One of the more interesting problems I ran into recently was the use of depend_on in Docker Compose files.

I was working on setting up Apache Airflow, and I noticed there was a Docker Compose file that would stand up Airflow and all of it’s dependencies. Everything looked good – save for these five lines at the top:

  depends_on:
    redis:
      condition: service_healthy
    postgres:
      condition: service_healthy

The first time seeing this, I was confused because the Docker Docs says that “Version 3 no longer supports the condition form of depends_on.”

![[Version 3 no longer supports the condition form of depends_on.png]]

I did the logical thing and made a PR for Airflow that would remove those lines. They weren’t doing anything, right?

Wrong.

As mik-laj points out, Docker Compose actually does support condition in the Version 3 form of a docker-compose.yml, the documentation is just wrong.

Testing it out, I found out that mik-laj was right. I wasn’t expecting them to be wrong, but I needed to confirm. This was a documentation problem on a tool that I use… daily. If I can use condition, it’ll help me make my compose files even better.
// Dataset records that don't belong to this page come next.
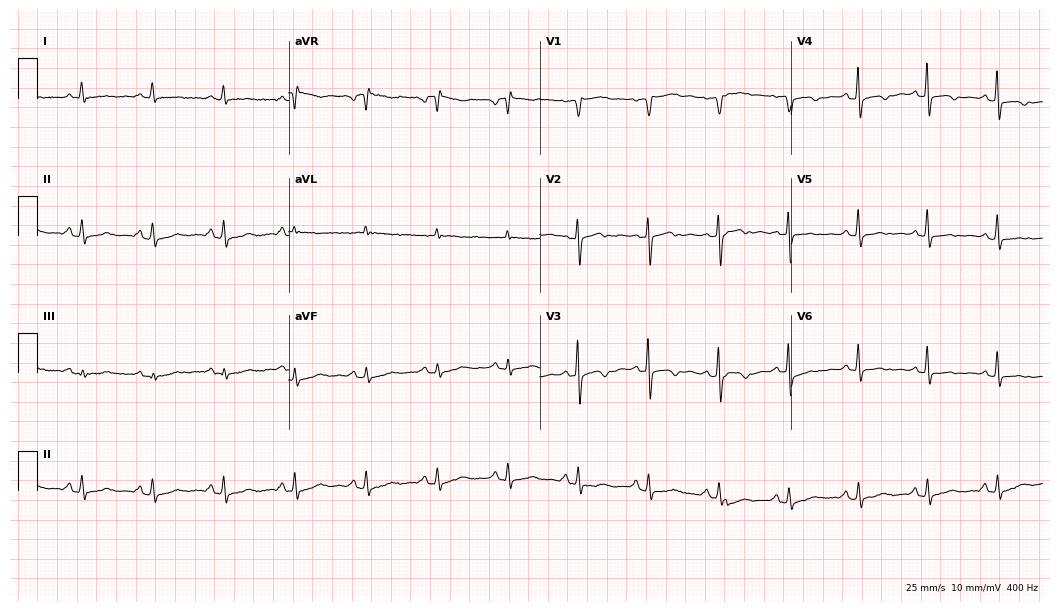
Resting 12-lead electrocardiogram (10.2-second recording at 400 Hz). Patient: a 78-year-old female. None of these six findings is recorded: first-degree AV block, right bundle branch block (RBBB), left bundle branch block (LBBB), sinus bradycardia, atrial fibrillation (AF), sinus tachycardia.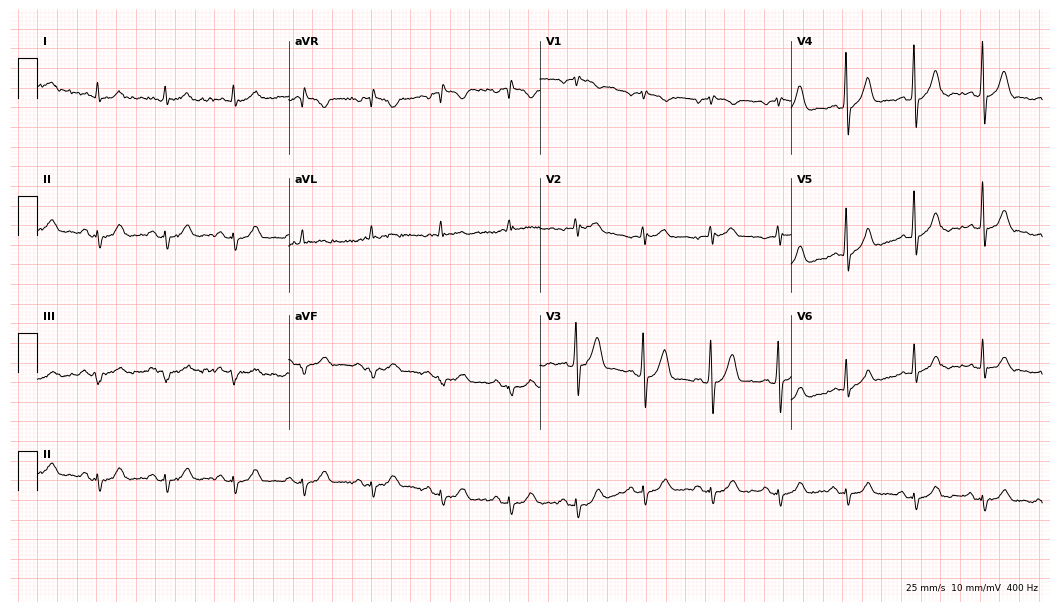
12-lead ECG from a male patient, 73 years old. Screened for six findings — first-degree AV block, right bundle branch block (RBBB), left bundle branch block (LBBB), sinus bradycardia, atrial fibrillation (AF), sinus tachycardia — none is recorded.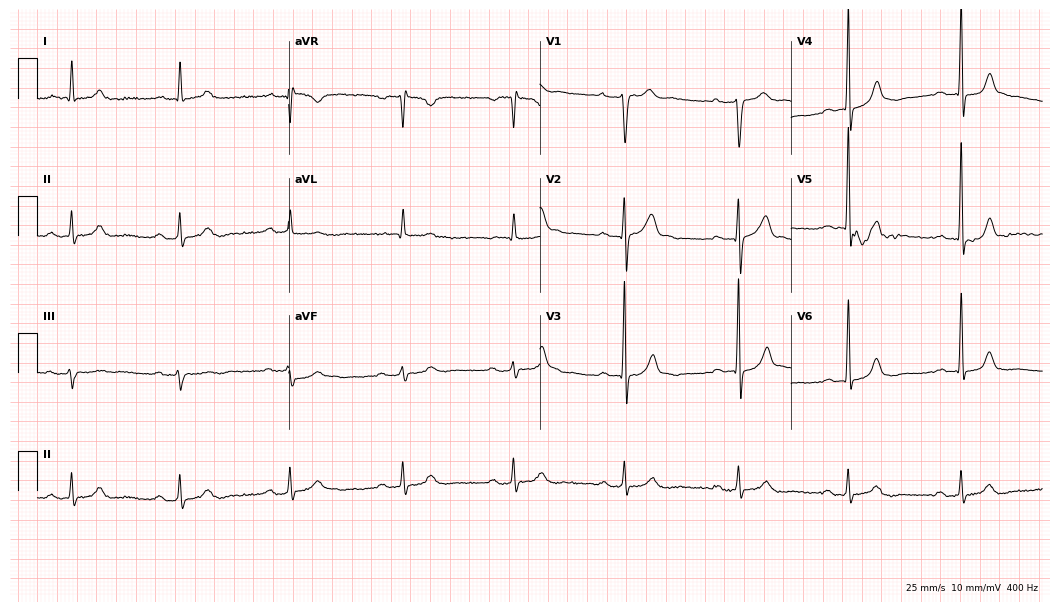
ECG (10.2-second recording at 400 Hz) — a male, 68 years old. Screened for six findings — first-degree AV block, right bundle branch block, left bundle branch block, sinus bradycardia, atrial fibrillation, sinus tachycardia — none is recorded. Only these six findings were labelled.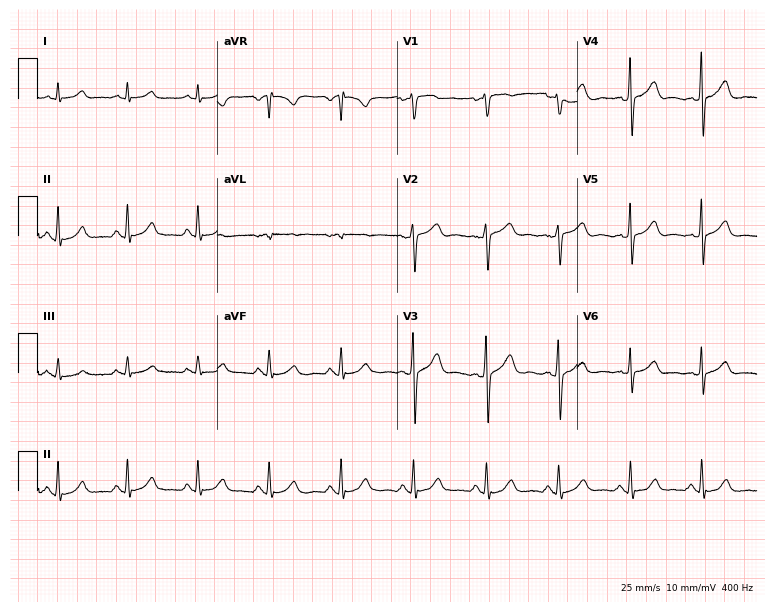
Electrocardiogram, a 46-year-old male. Of the six screened findings (first-degree AV block, right bundle branch block, left bundle branch block, sinus bradycardia, atrial fibrillation, sinus tachycardia), none is recorded. Findings outside these six are not listed.

Well, if the documentation is wrong, I gotta fix it. PR was pushed to the docker.github.io repo, and was eventually approved and merged. I imagine it’ll be updated in the next couple of weeks on the side.


While the story itself is rather boring, it broght me an immense sense of satisfaction to not only find out that something that is documented is wrong, but be able to do something about it. I was able to put my fingers to the keyboard.